The etiology of osteoporosis in Crohns disease is often attributed,
in large part, to corticosteroids (1, 2, 3, 5, 7, 8, 11, 13, 14); however,
this patient makes it clear that substantial bone loss can occur in
Crohns disease in the absence of corticosteroid use. His course also
demonstrates the remarkable capacity of the growing skeleton to
reconstitute itself, with major gains in bone mass and vertebral
height. Such increases are rarely seen in the fully formed adult
skeleton.
Cowan et al. (4) described a 16-yr-old boy with
osteopenia when the diagnosis of Crohns disease was made
but who did not develop symptomatic osteoporosis with vertebral
compression fractures until he was treated with high-dose steroids for
3 months. In contrast, our patients exposure to steroids occurred 20
months after diagnosis. The severity of our patients osteoporosis
before any steroid use suggests that primary disease factors are
important in the pathophysiology of osteoporosis in Crohns
disease.
This suggestion is supported by in vitro data demonstrating
decreased dry weight and calcium content, as well as disorganized
histology of fetal rat parietal bone cultured in serum from children
with Crohns disease who had not received steroids for at least 12
months (24). These findings were attributed to an imbalance of
inflammatory cytokines, which are elevated in patients with active IBD
(12, 25) and are known to inhibit bone formation and enhance bone
resorption (26, 27).
Other possible contributing factors to reduced bone mass in Crohns
disease are deficiencies of calories (2, 8) or specific nutrients
related to particular areas of intestinal involvement. Although, in our
patient, it was difficult to assess what role, if any, specific
nutrient deficiencies had in the development of osteoporosis, there has
been no uniform correlation between intestinal site of Crohns disease
and low BMD (3, 9, 11, 28). Patients with chronic IBD and caloric
deficiency secondary to decreased oral intake, decreased absorption,
and increased loss of nutrients (29) often have associated pubertal and
growth delay (29, 30, 31, 32) with decreased insulin-like growth factor 1
(IGF1) that improves with increased caloric intake (33). IGF1 is
anabolic, with respect to bone. Estrogen and testosterone are also
important for normal bone mineral accumulation, as shown by the
osteopenia found in estrogen (34) and androgen (35, 36) -resistant
syndromes and by the late pubertal peak bone mineral accumulation that
follows peak statural growth (37, 38, 39, 40). Boot et al. (2) found
that decreased BMD in IBD is associated with nutritional status.
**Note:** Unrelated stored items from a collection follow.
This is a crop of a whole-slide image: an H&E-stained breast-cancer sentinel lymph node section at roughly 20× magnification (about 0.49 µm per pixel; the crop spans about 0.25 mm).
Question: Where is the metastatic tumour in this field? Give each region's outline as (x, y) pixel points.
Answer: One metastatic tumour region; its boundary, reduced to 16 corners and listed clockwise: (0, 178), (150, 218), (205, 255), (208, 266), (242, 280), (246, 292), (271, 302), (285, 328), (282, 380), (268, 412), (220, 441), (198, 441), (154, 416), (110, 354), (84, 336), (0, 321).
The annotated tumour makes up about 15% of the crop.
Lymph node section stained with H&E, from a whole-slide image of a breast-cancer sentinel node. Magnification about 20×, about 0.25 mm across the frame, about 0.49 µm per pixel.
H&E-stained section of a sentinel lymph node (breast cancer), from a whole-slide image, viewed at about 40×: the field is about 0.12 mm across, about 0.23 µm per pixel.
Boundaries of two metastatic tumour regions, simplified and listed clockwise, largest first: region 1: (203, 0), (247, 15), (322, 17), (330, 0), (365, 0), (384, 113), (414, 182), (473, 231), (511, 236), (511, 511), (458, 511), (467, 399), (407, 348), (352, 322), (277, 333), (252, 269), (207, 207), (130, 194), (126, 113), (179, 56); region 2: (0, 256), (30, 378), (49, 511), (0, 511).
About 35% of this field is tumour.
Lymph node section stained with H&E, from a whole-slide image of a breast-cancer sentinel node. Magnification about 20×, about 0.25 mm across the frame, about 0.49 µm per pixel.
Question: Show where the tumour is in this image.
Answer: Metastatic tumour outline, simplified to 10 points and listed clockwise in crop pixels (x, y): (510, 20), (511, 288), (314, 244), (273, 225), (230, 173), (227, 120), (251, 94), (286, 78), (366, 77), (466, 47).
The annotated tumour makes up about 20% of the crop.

Therefore, decreased caloric intake may contribute to reduced bone
acquisition by causing relative growth-factor and sex-steroid
deficiencies.
NTx, a measure of bone resorption, was initially low in this patient,
compared with reported pediatric reference values (20), suggesting
decreased age-appropriate new bone formation rather than increased bone
resorption. Growth and pubertal delay alone cannot explain his severe
osteoporosis, because this is not seen with either GH deficiency or
constitutional delay of puberty (41). As suggested by the work of Hyams
et al. (24), a process unique to Crohns disease may be the
driving force for such osteoporosis as that seen in our patient.
The mainstay of his treatment was the semielemental diet. Improved
nutrition was associated with rapid growth and progression through
puberty (Tanner stage I to IV within 14 months). At the same time, he
had a 2.8-fold increase of serum alkaline phosphatase followed by a
4.4-fold increase in urinary NTx (Fig. 2
), reaching levels above
published normal reference values (20). The concomitant rise of these
two bone markers indicated not only rapid new bone modeling seen in a
growing child but also remodeling of impoverished bone. As expected,
during Pamidronate treatment, markers of bone resorption and bone
formation decreased (Fig. 2
). After Pamidronate, these markers did not
return to the previous elevated levels, suggesting normalized bone
dynamics with reduction of the accelerated phase of bone
deposition.
The result of his rapid bone formation was a dramatic recovery in
vertebral height and in bone mass (Figs. 1B
and 3
). We recognize the
limitations of areal bone density measurement (DXA technology) in
growing children and adolescents. However, this is a widely available,
noninvasive, low-radiation technique that, when used in one patient
over time, may be informative (42). His second DXA study demonstrated a
small decrease in total body BMD, although the age-matched Z score and
the other measures of BMD improved. This is likely attributable to a
more rapid initial increase in bone area during his growth spurt,
relative to bone mineral accretion, which occurred later (37, 43, 44).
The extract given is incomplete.